How CLOCKSS Works
How we preserve the hard work and knowledge of scholars
As libraries and publishers around the world migrate from print to online-only publications, they need assurance that their investments are protected and preserved for generations to come. CLOCKSS exists to provide these assurances.
As a digital archive, CLOCKSS preserves a online scholarly content. This unique service enables authors, libraries, and publishers to be confident that the content they produce and steward will withstand potential technological, economic, environmental, and political disruptions. Your contributions to the scholarly record will always be available to those who want to access it, after a trigger event has occurred.
World Leading Digital Archive Technology
Built with proven LOCKSS open-source technology, CLOCKSS preserves scholarly publications in original formats. The polling-and-repair mechanism ensures the long-term validity of the data. Content is migrated to the latest formats when triggered in order to remain usable.
- The LOCKSS technology safeguards against the long-term, well-documented causes of digital loss: human error, computer attacks, economic and organizational failure.
- Mirror repository sites at 12 major academic institutions around the world guarantee long-term preservation and access. Our approach is resilient to threats from potential technological, economic, environmental, and political challenges.
- CLOCKSS assigns Creative Commons Open Access licenses to all triggered publications to ensure they are always open and available to everyone.
Technical Overview
The following is a step-by-step overview of how content flows into CLOCKSS and is preserved.
Step One
The publisher signs an agreement that gives CLOCKSS preservation rights in perpetuity and provides content to the CLOCKSS system.
To allow CLOCKSS access to the publisher's content, the publisher either enables CLOCKSS to harvest content from its website or places the content on a designated SFTP site.
Step Two
Special CLOCKSS servers located at Rice, Indiana, and Stanford Universities ingest the content the publisher makes available. The content is safe and secure from the time it reaches these ingest machines.
Step Three
The content in each CLOCKSS ingest server is verified to confirm that each copy of the content is identical to all of the others. This establishes the authoritative version of the content to be preserved.
Step Four
After the quality of the content on the ingest machines is validated, it is collected from them by the twelve CLOCKSS nodes. These are long-term preservation machines, performing the main storage and audit functions.
Step Five
The content is then managed and preserved through a system of audit and repair. The CLOCKSS boxes continually communicate over the internet to audit the content they are preserving. If the content in one CLOCKSS box is damaged or incomplete, that CLOCKSS box will receive repairs of the content based on other CLOCKSS boxes' holdings and/or by referring to the publisher's original content on the ingest servers. This cooperation between the CLOCKSS machines provides unambiguous reassurance that the system is performing its function and that the correct content remains available.
Step Six
When a trigger event occurs, and the CLOCKSS Board decides to release content from the archive, three things happen:
1 - Content is migrated to the newest format so that can be accessed and used with current technology.

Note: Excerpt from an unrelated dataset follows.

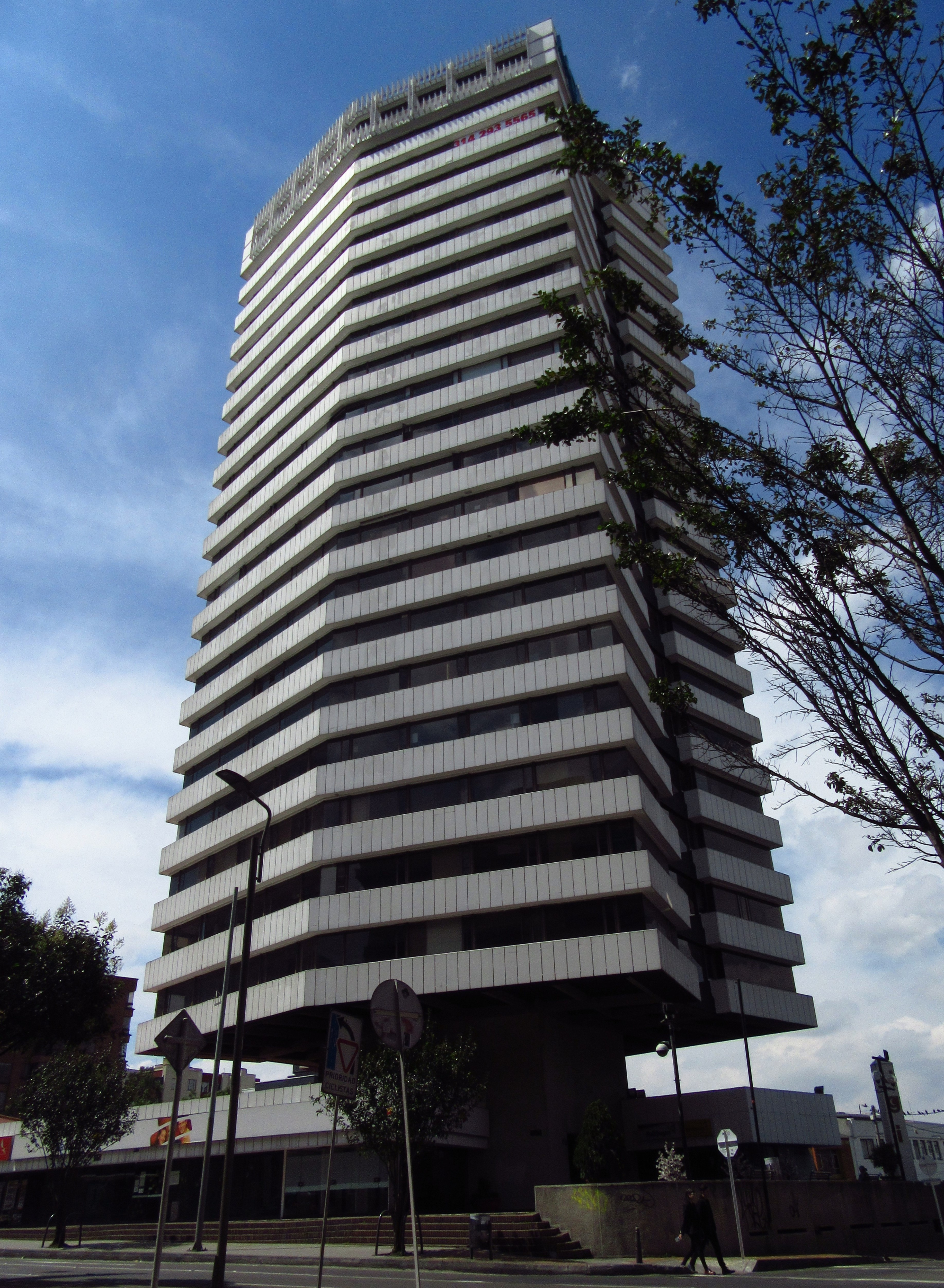 El Edificio UGI (edificio de la Unión General de Inversiones) es una estructura de 22 pisos situada en Bogotá diseñada por el arquitecto Hernando Vargas Rubiano. Fue terminado en 1974. Allí se encuentran las oficinas de diversas compañías. El modo como se construyó la torre, denominado 'núcleo central deslizado', resultó ser innovador en la época y fue la primera vez que se utilizó en América del Sur. El núcleo de la torre se construyó primero y cuando se terminó se construyeron los pisos de arriba hacia abajo, se colgaron los pisos por medio de cables y se sujetaron al núcleo donde se ubican los ascensores, baños y las escaleras.

2 - We carry out thorough checks for copyright holders.
3 - Content is made publicly available via the web under a Creative Commons license.
4 - If registered with CrossRef, the Digital Objective Identifiers, are re-directed to resolve to the publicly available content.
Step Seven
The released content is now freely available from CLOCKSS. It is also directly available via Open URLs through Crossref, or either of
1 - Local Library Link-resolvers
2 - From CLOCKSS Triggered Contact